▶ WORK TO BE COMPLETED
Transcribe all of the data exactly. Images stay out.

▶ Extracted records
******************************

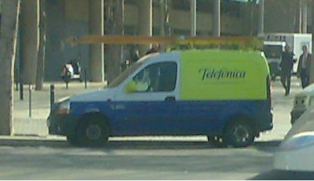 Telefonica car in Barcelona.
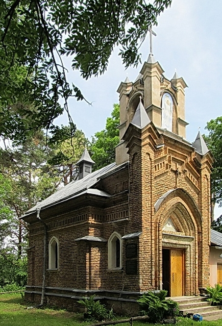 Дзеравянчыцы. Капліца-пахавальня
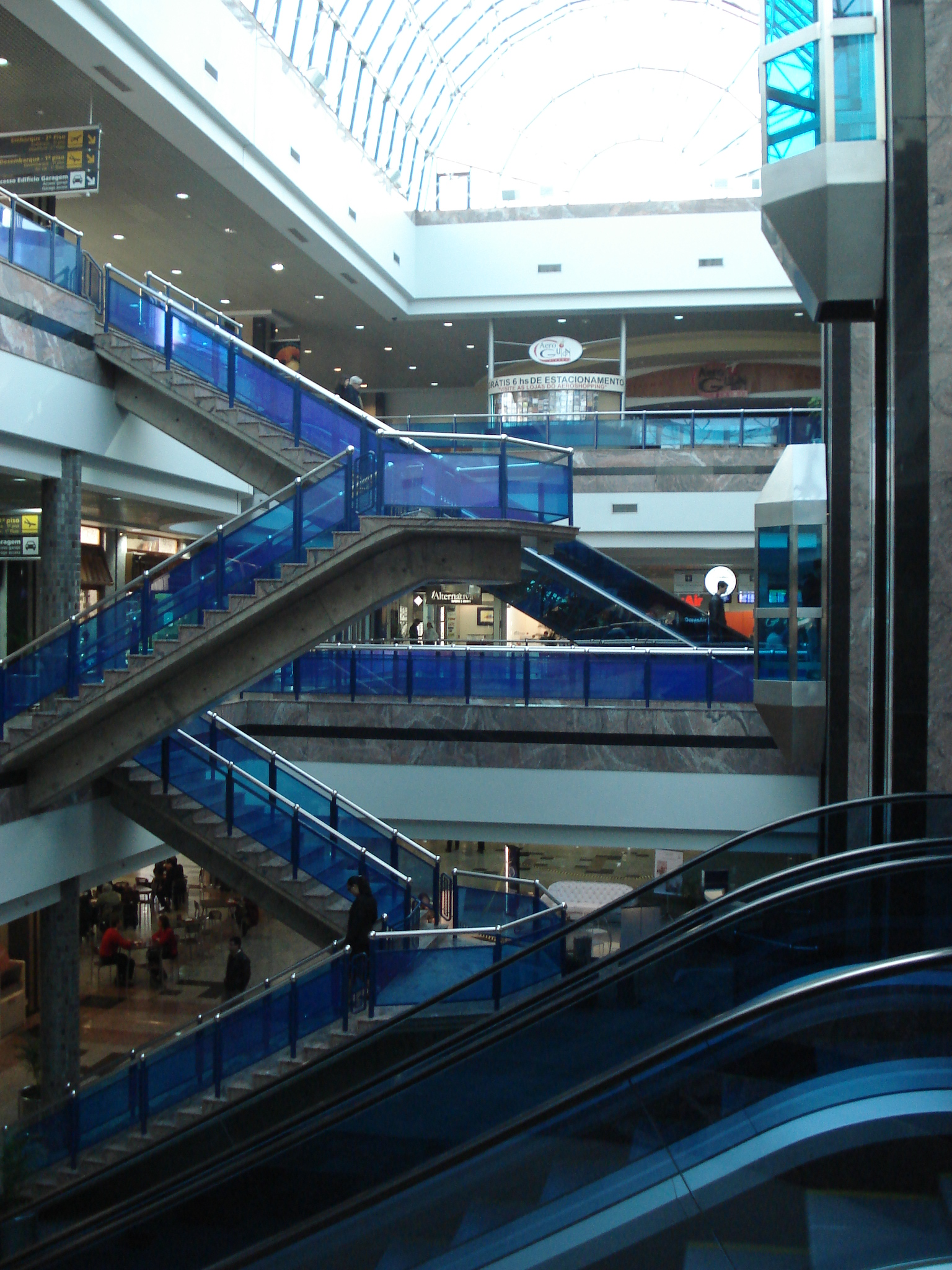 Aeroporto Internacional Salgado Filho, Porto Alegre, RS, Brasil
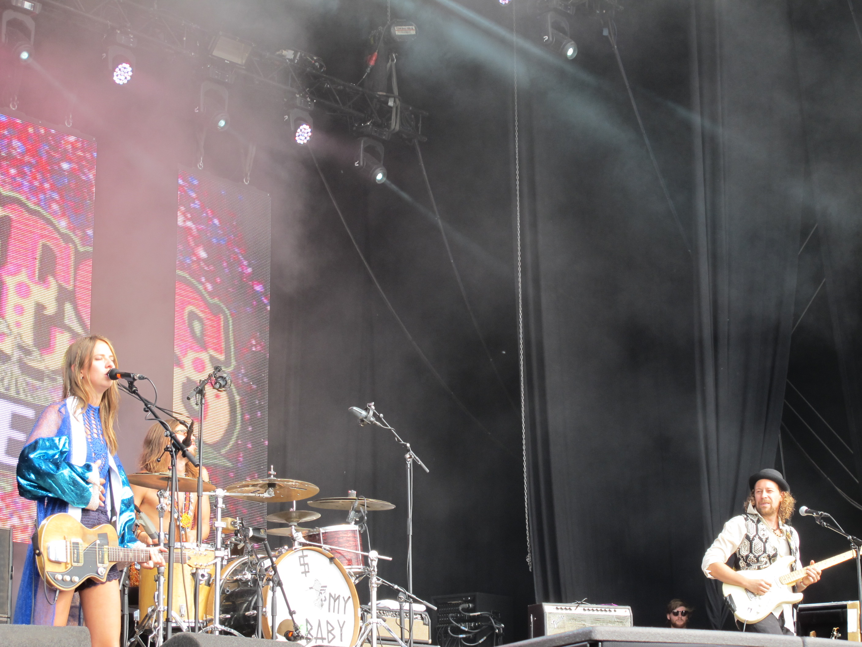 My Baby op de Zwarte Cross 2016.
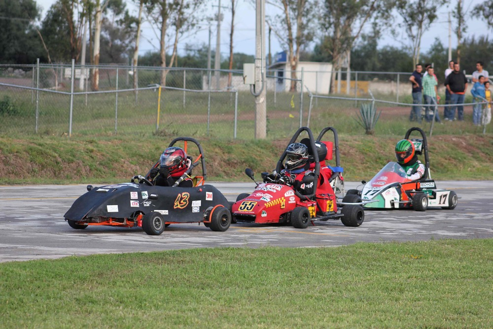 4ta fecha del campeonato nacional México 2012 en el autodromo de León Guanjuato
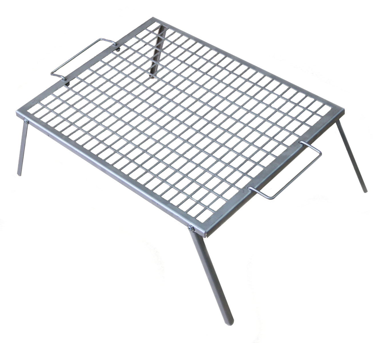 Решетка для гриля GrillBox
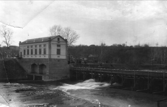 1954 рік. ГЕС працює
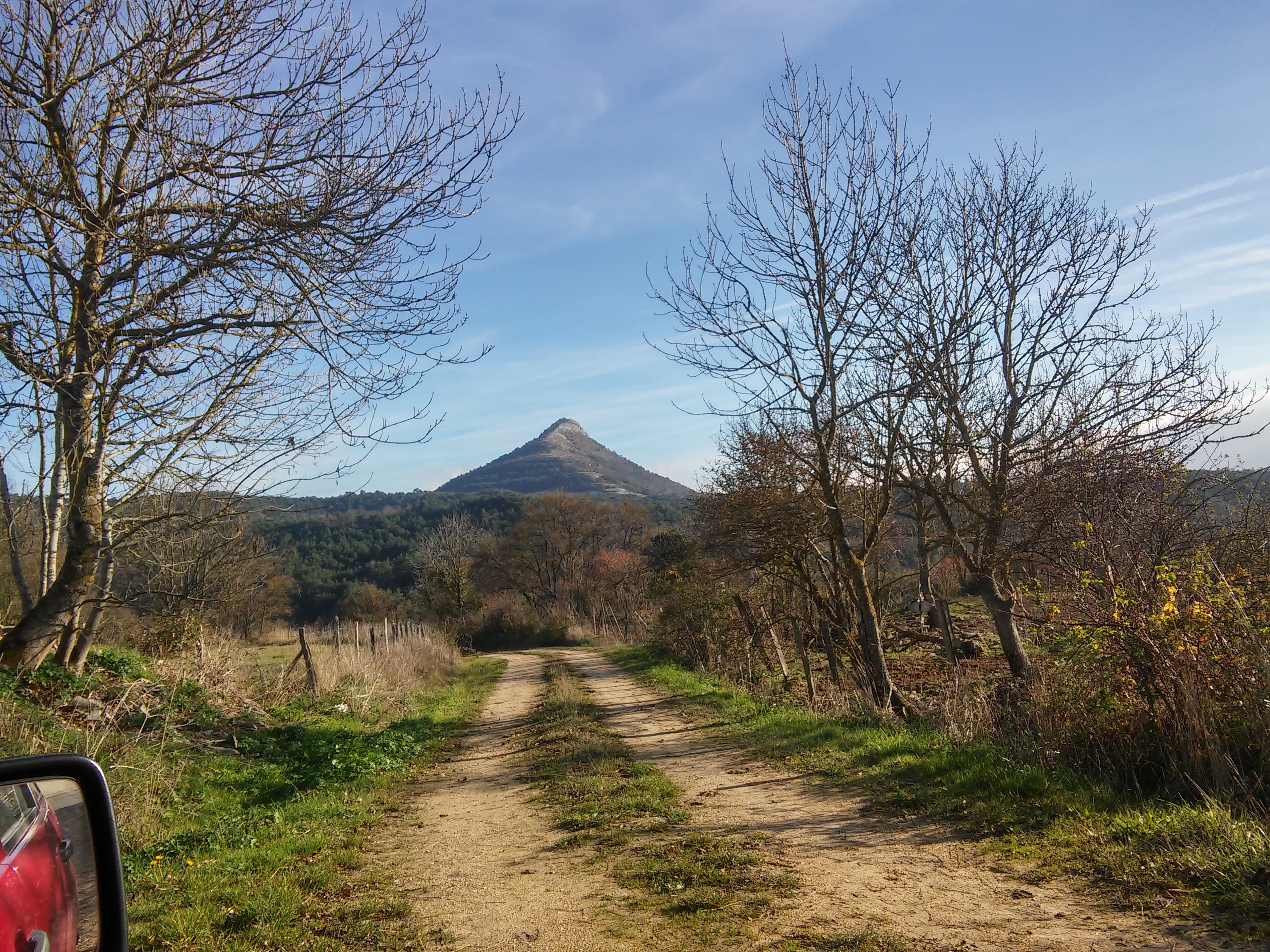 Marinda mendia Gibilloarrate herritik (Kuartango)
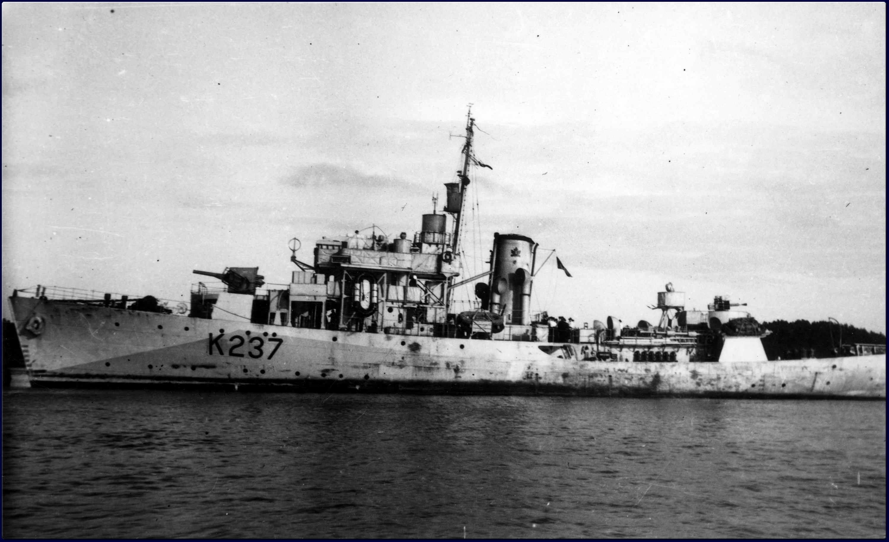 HMCS Halifax (K237), circa 1943-1945.

******************************

▶ EXERCISE OUTPUT
 Telefonica car in Barcelona.
 Дзеравянчыцы. Капліца-пахавальня
 Aeroporto Internacional Salgado Filho, Porto Alegre, RS, Brasil
 My Baby op de Zwarte Cross 2016.
 4ta fecha del campeonato nacional México 2012 en el autodromo de León Guanjuato
 Решетка для гриля GrillBox
 1954 рік. ГЕС працює
 Marinda mendia Gibilloarrate herritik (Kuartango)
 HMCS Halifax (K237), circa 1943-1945.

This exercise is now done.